The coasting distance $s_c$, as well as the maximum desired velocity $v_d$, are utilized to implement the switching strategy as depicted in Figure 8.

The application of the switching conditions by the trajectory planning module allows for several trajectory profiles. Here, the possible switching conditions depend on the current driving state, e.g., during coasting, only the switching conditions II and VI are admissible. To illustrate the functionality of the trajectory planner, a simple example with only one speed limit is given in Figure 9.

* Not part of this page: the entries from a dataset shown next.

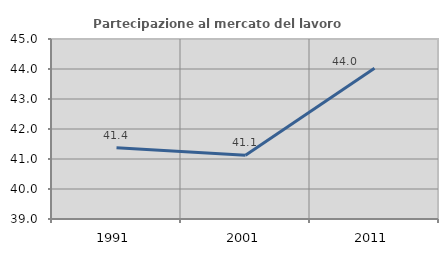
| Category | Partecipazione al mercato del lavoro  femminile |
|---|---|
| 1991.0 | 41.378 |
| 2001.0 | 41.128 |
| 2011.0 | 44.021 |
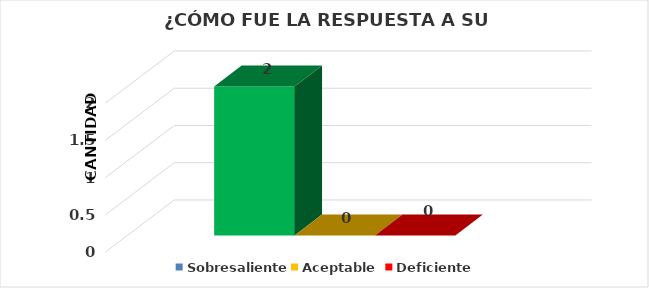
| Category | Sobresaliente | Aceptable  | Deficiente |
|---|---|---|---|
| 0 | 2 | 0 | 0 |
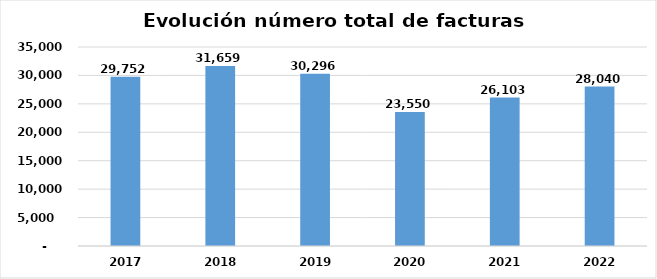
| Category | Número total de facturas |
|---|---|
| 2017.0 | 29752 |
| 2018.0 | 31659 |
| 2019.0 | 30296 |
| 2020.0 | 23550 |
| 2021.0 | 26103 |
| 2022.0 | 28040 |
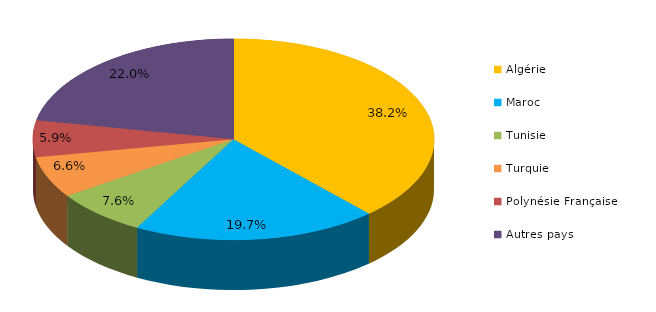
| Category | Series 0 |
|---|---|
| Algérie | 200576 |
| Maroc | 103582 |
| Tunisie | 39629 |
| Turquie | 34815 |
| Polynésie Française | 30977 |
| Autres pays | 115222 |
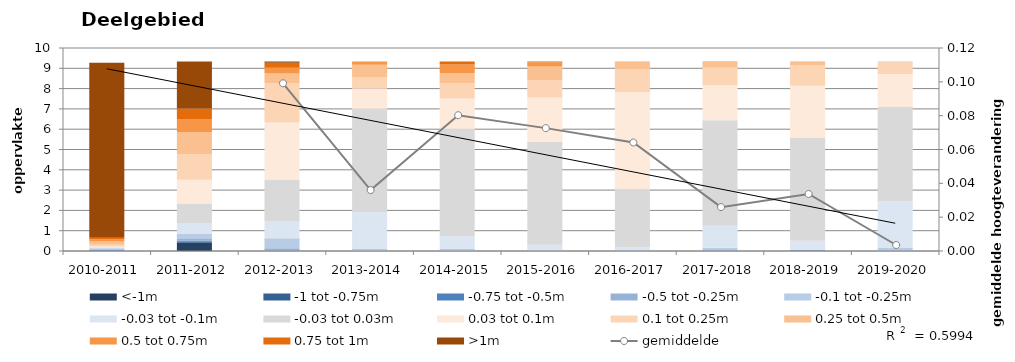
| Category | <-1m | -1 tot -0.75m | -0.75 tot -0.5m | -0.5 tot -0.25m | -0.1 tot -0.25m | -0.03 tot -0.1m | -0.03 tot 0.03m | 0.03 tot 0.1m | 0.1 tot 0.25m | 0.25 tot 0.5m | 0.5 tot 0.75m | 0.75 tot 1m | >1m |
|---|---|---|---|---|---|---|---|---|---|---|---|---|---|
| 2010-2011 | 0.005 | 0.009 | 0.026 | 0.042 | 0.05 | 0.028 | 0.026 | 0.035 | 0.087 | 0.162 | 0.105 | 0.081 | 8.612 |
| 2011-2012 | 0.403 | 0.057 | 0.054 | 0.079 | 0.241 | 0.54 | 0.961 | 1.177 | 1.24 | 1.115 | 0.633 | 0.52 | 2.318 |
| 2012-2013 | 0 | 0.003 | 0.01 | 0.126 | 0.488 | 0.856 | 2.044 | 2.8 | 1.942 | 0.473 | 0.286 | 0.241 | 0.068 |
| 2013-2014 | 0 | 0 | 0 | 0.008 | 0.113 | 1.803 | 5.088 | 0.992 | 0.541 | 0.626 | 0.159 | 0.006 | 0 |
| 2014-2015 | 0 | 0 | 0.001 | 0.004 | 0.091 | 0.632 | 5.299 | 1.483 | 0.749 | 0.508 | 0.415 | 0.144 | 0.01 |
| 2015-2016 | 0 | 0 | 0 | 0.003 | 0.032 | 0.276 | 5.059 | 2.193 | 0.86 | 0.668 | 0.212 | 0.034 | 0 |
| 2016-2017 | 0 | 0.001 | 0.001 | 0.006 | 0.031 | 0.146 | 2.874 | 4.766 | 1.116 | 0.376 | 0.018 | 0 | 0 |
| 2017-2018 | 0.001 | 0.002 | 0.013 | 0.025 | 0.12 | 1.08 | 5.205 | 1.718 | 0.88 | 0.269 | 0.022 | 0.001 | 0 |
| 2018-2019 | 0.017 | 0.006 | 0.007 | 0.017 | 0.026 | 0.426 | 5.09 | 2.552 | 1.022 | 0.158 | 0.015 | 0 | 0 |
| 2019-2020 | 0 | 0 | 0.001 | 0.011 | 0.133 | 2.292 | 4.659 | 1.618 | 0.572 | 0.044 | 0.007 | 0 | 0 |

To express the functionality of the trajectory planner approach, the time-optimal profile is shown by the red characteristic. The time-optimal solution, which is denoted as the all-out mode, is the resulting trajectory profile, based on the parameter combination $p_v=1$ and $b_c=1$. This driving strategy does not include any coasting and fully exploits the maximum speed limit. However, this time-optimal profile is not compliant with the desired arrival time of the timetable. In contrast, all other depicted velocity profiles fulfill the timetable request. The objective of the optimization approach is to determine the energy-optimal solution within this set. For the given example, it becomes obvious that the energy-optimal solution (blue line) is located in between the two following driving strategies:

• The maximization of coasting (green line)—the maximum velocity is utilized, which is achieved by choosing $p_v=1$, and the desired time reserve is used for coasting.
• No coasting is applied (yellow line) and the maximum velocity is reduced to meet the timetable. Accordingly, the parameter defining the coasting distance is set to the maximum value $b_c=b_{c,max}$ (with $s_{c,max}=b_{c,max}·s_{end}\ge s_b$), whereas the parameter $p_v$, specifying the admissible maximum velocity, has to be determined.

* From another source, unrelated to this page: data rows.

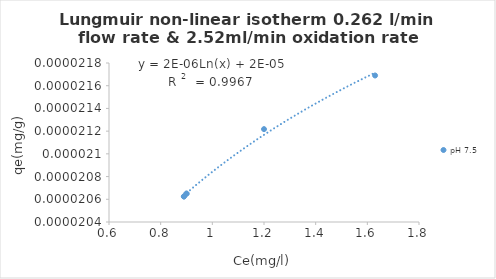
| Category | pH 7.5 |
|---|---|
| 1.63 | 0 |
| 1.2 | 0 |
| 0.89 | 0 |
| 0.9 | 0 |
| 0.9 | 0 |
| 0.89 | 0 |
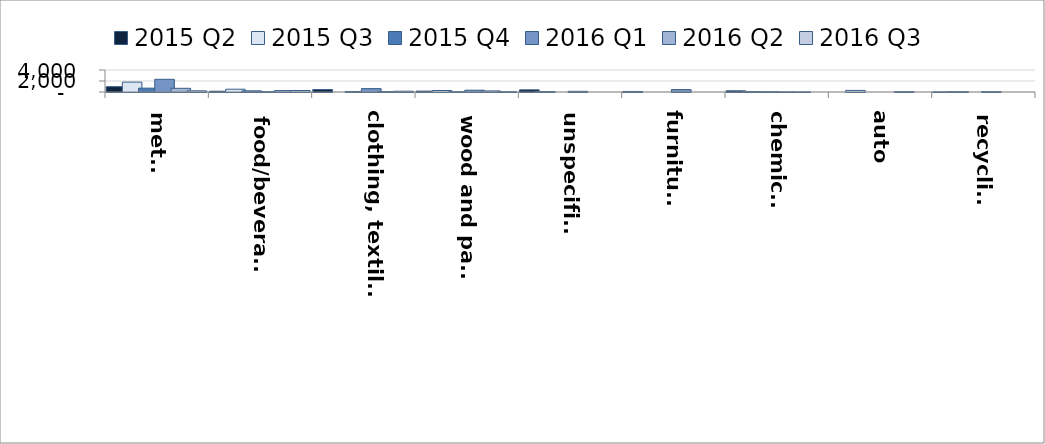
| Category | 2015 Q2 | 2015 Q3 | 2015 Q4 | 2016 Q1 | 2016 Q2 | 2016 Q3 |
|---|---|---|---|---|---|---|
| metal | 966 | 1798 | 701 | 2308 | 673 | 213 |
| food/beverages | 143 | 506 | 210 | 60 | 251 | 274 |
| clothing, textile,
 leather | 444 | 0 | 96 | 614 | 76 | 140 |
| wood and paper | 161 | 271 | 49 | 324 | 195 | 51 |
| unspecified | 396 | 75 | 0 | 124 | 0 | 0 |
| furniture | 102 | 0 | 0 | 440 | 0 | 0 |
| chemical | 217 | 93 | 56 | 21 | 18 | 0 |
| auto | 0 | 292 | 0 | 0 | 67 | 0 |
| recycling | 19 | 65 | 0 | 64 | 0 | 0 |
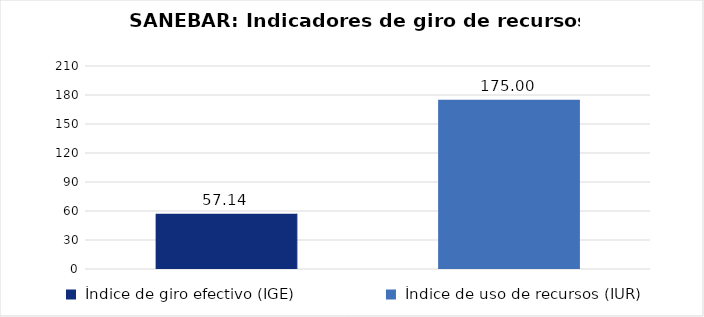
| Category | Total Programa |
|---|---|
| Índice de giro efectivo (IGE) | 57.143 |
| Índice de uso de recursos (IUR)  | 175 |
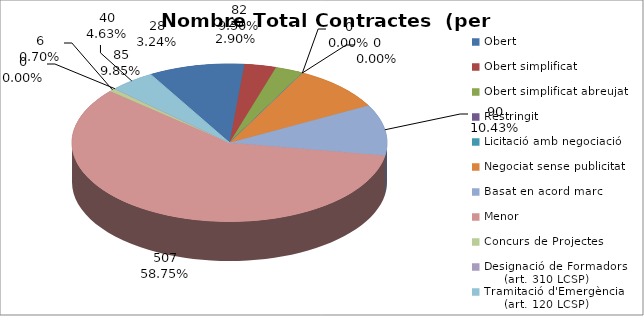
| Category | Nombre Total Contractes |
|---|---|
| Obert | 85 |
| Obert simplificat | 28 |
| Obert simplificat abreujat | 25 |
| Restringit | 0 |
| Licitació amb negociació | 0 |
| Negociat sense publicitat | 82 |
| Basat en acord marc | 90 |
| Menor | 507 |
| Concurs de Projectes | 6 |
| Designació de Formadors
     (art. 310 LCSP) | 0 |
| Tramitació d'Emergència
     (art. 120 LCSP) | 40 |

The possible parameter combinations meeting the timetable are indicated by the bold orange line in Figure 9. This set of solutions is calculated within step I of the optimization approach presented in Section 4, whereas the global solution is determined within a second step.

Maximizing coasting is a commonly used driving strategy of the rail vehicle operators and therefore used as a reference scenario in this paper.

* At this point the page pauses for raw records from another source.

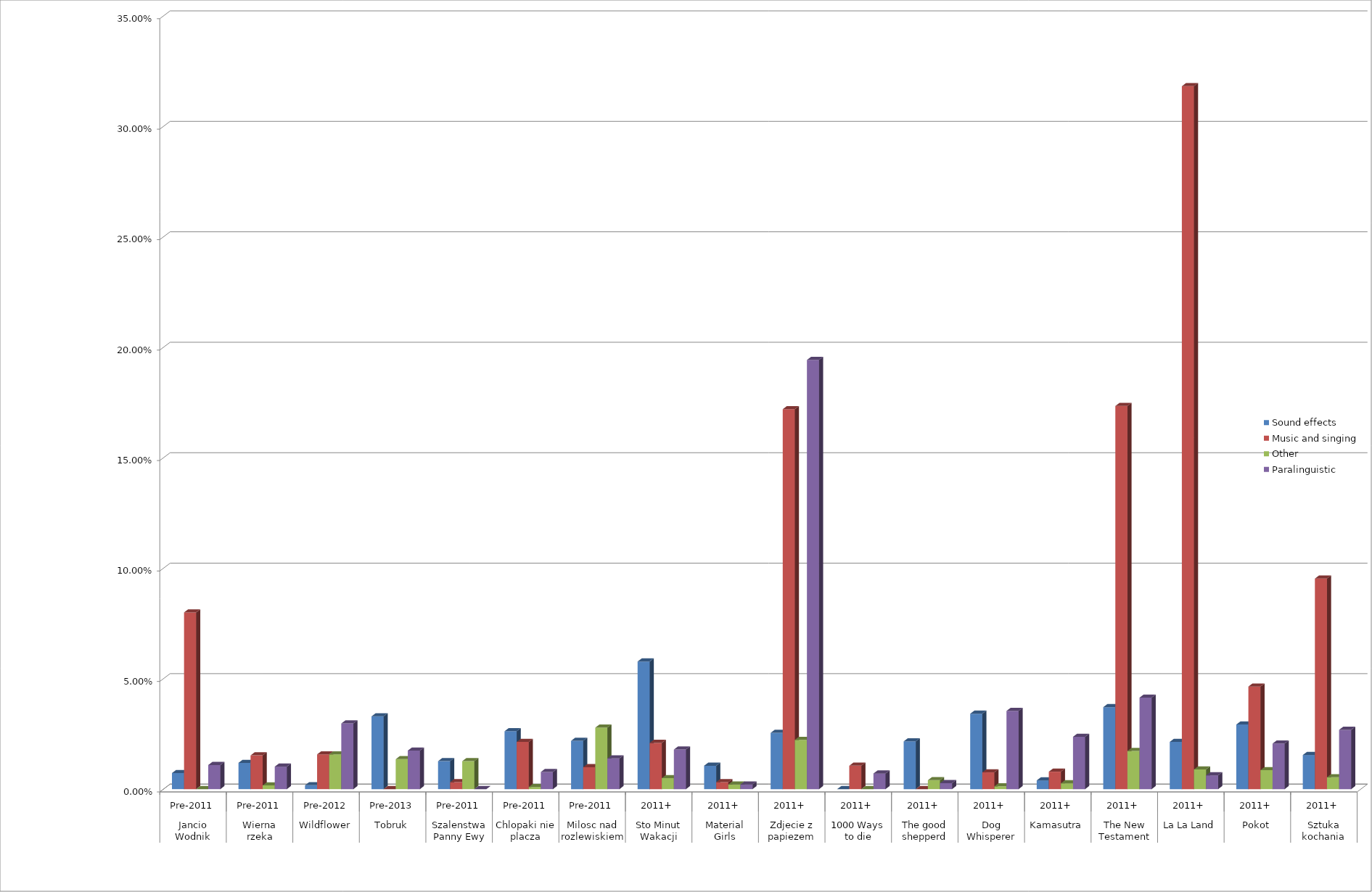
| Category | Sound effects | Music and singing | Other | Paralinguistic |
|---|---|---|---|---|
| 0 | 0.007 | 0.08 | 0 | 0.011 |
| 1 | 0.012 | 0.015 | 0.002 | 0.01 |
| 2 | 0.002 | 0.016 | 0.016 | 0.03 |
| 3 | 0.033 | 0 | 0.014 | 0.017 |
| 4 | 0.013 | 0.003 | 0.013 | 0 |
| 5 | 0.026 | 0.021 | 0.001 | 0.008 |
| 6 | 0.022 | 0.01 | 0.028 | 0.014 |
| 7 | 0.058 | 0.021 | 0.005 | 0.018 |
| 8 | 0.011 | 0.003 | 0.002 | 0.002 |
| 9 | 0.025 | 0.172 | 0.022 | 0.194 |
| 10 | 0 | 0.011 | 0 | 0.007 |
| 11 | 0.022 | 0 | 0.004 | 0.003 |
| 12 | 0.034 | 0.008 | 0.001 | 0.035 |
| 13 | 0.004 | 0.008 | 0.003 | 0.024 |
| 14 | 0.037 | 0.173 | 0.017 | 0.041 |
| 15 | 0.021 | 0.318 | 0.009 | 0.006 |
| 16 | 0.029 | 0.046 | 0.009 | 0.021 |
| 17 | 0.015 | 0.095 | 0.005 | 0.027 |

The presented railway scenario in this work is a high-speed train with a maximum speed limit of 250$\frac{\mathrm{km}}{\mathrm{h}}$. This scenario presents a generic service profile for a high-speed service, which is elaborated in detail in [16,18]. The resulting reference velocity profile is given in Figure 10.

As indicated in the figure, there are four stations with a total distance of 300 km. The speed limits are presented in light gray. The total travel time is given by $t_{AE}=02:06$ (hh:mm), including standstills of 3 min at each station.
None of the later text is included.